然而现在,似乎有什么正在蠢蠢欲动了,齐爷的野心,已经等到了合适的时机么?
当他跟随在齐爷身后走出射击场时,他知道了答案,确实是的。
等在场外的是徐立先最得力的右手,莫广,带着三十多个黑衣大汉堵在大门口。当然还有十几个被枪指着的齐家兄弟,其中有两个肩上有伤。
陆以华掌心有点发麻,齐家主宅戒备森严,周围一片广大地域没有任何遮蔽物,是以旁人无从藏身,极为易守。今日偏偏齐爷带他出来,没带几个人不说,还挑了个郊区的射击场,被人堵死在里面,插翅难飞。
应算是他把齐爷连累了。
两边对峙,都没什么声息,陆以华虽心中懊悔,面上神色倒是安然,一派胸有成竹的平静,知道事情是逃不开的了。既然如此,主导权在对方那里,就看人家怎么说了。

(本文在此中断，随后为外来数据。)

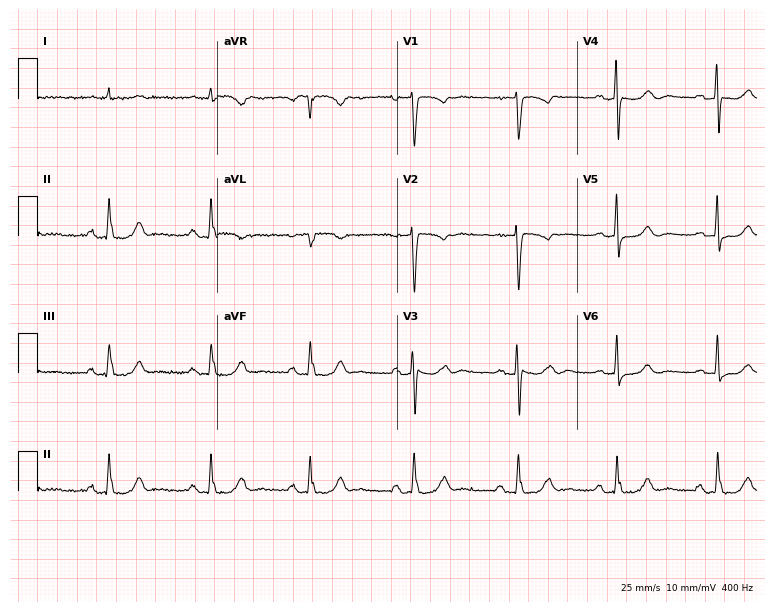
Standard 12-lead ECG recorded from a 77-year-old male patient (7.3-second recording at 400 Hz). None of these six findings is recorded: first-degree AV block, right bundle branch block, left bundle branch block, sinus bradycardia, atrial fibrillation, sinus tachycardia. Findings outside these six are not listed.

齐爷更是冷静,甚至完全无视对方一般,微扬着下巴,看不出心思来。这么沉静了一阵,莫广似是看出只能自己先出声了,恭恭敬敬地抱了拳头,朗声道:“齐爷,咱只是徐爷在手底下跑腿做事的,礼数不周,您见谅。”
到底是人多气足,大大咧咧的话也不多想,就这么直接往外说。
陆以华知道是自己说话的时候了,也就顺着这么个语气接道:“徐爷的帖子还没到,人就到了,来得好快。”
莫广身边个机灵的听了这话,立即一枪指住他,很有点威吓的样子,还要叫嚣一句:“当家的还没讲话就敢插嘴?!”

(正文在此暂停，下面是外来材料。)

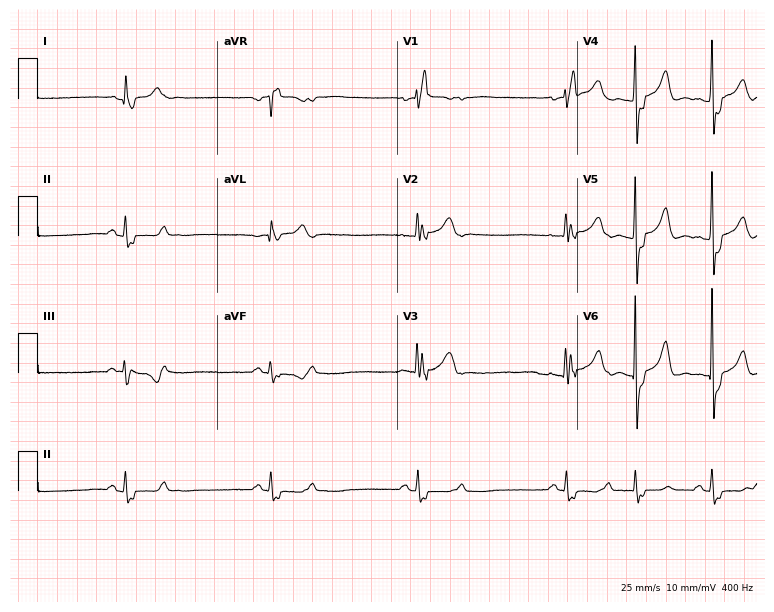
Electrocardiogram, a 48-year-old man. Interpretation includes right bundle branch block.

“徐家好规矩,管事的还没开口就有人掏出枪来了。”被枪口指着的感觉让人全身发麻,或许死亡迫近的感觉任何人都无法逃避吧。紧张得耳下发热,陆以华知道是心理作用,强忍下那刻的惧意,看了齐爷一眼,这样回道。
那一眼让他觉得,这些时刻都与死亡相伴,甚至为友的人,也许真的是不紧张的,于是也便随之而安下心来。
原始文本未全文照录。